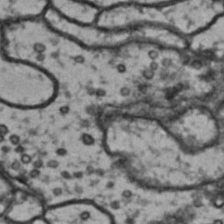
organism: Drosophila
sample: Brain
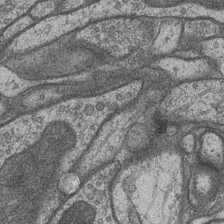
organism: Drosophila
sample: Optic medulla
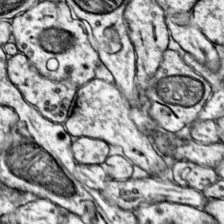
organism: Mouse
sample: Primary visual cortex
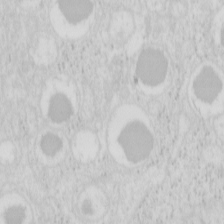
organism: Mouse
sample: Pancreas
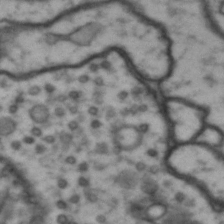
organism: Drosophila
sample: Brain
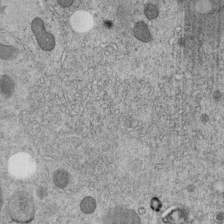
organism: C. elegans
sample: C. elegans embryo early stage
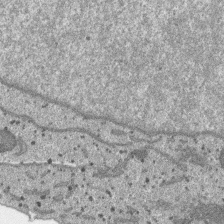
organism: Human
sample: Lung epithelial cells infected with SARS-CoV-2
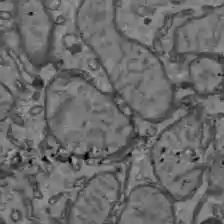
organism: C57BL Mouse
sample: Liver
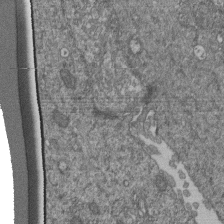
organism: Human
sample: Retinal organoid Rod and Cone cells
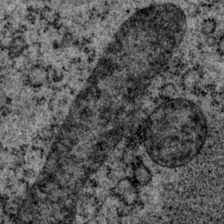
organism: P. pacificus
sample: Pharynx
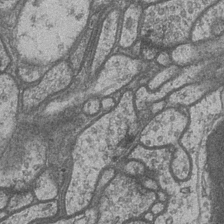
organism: Drosophila
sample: Optic medulla
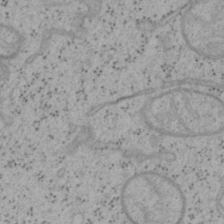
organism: Human
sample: HeLa cells
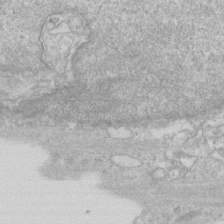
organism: Human
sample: Fibroblast cells

==================================================

• _Task instructions_
Only the pictures are to be left out; all other material is to be output exactly.

• _Solution for this problem_
organism: Drosophila
sample: Brain
organism: Drosophila
sample: Optic medulla
organism: Mouse
sample: Primary visual cortex
organism: Mouse
sample: Pancreas
organism: Drosophila
sample: Brain
organism: C. elegans
sample: C. elegans embryo early stage
organism: Human
sample: Lung epithelial cells infected with SARS-CoV-2
organism: C57BL Mouse
sample: Liver
organism: Human
sample: Retinal organoid Rod and Cone cells
organism: P. pacificus
sample: Pharynx
organism: Drosophila
sample: Optic medulla
organism: Human
sample: HeLa cells
organism: Human
sample: Fibroblast cells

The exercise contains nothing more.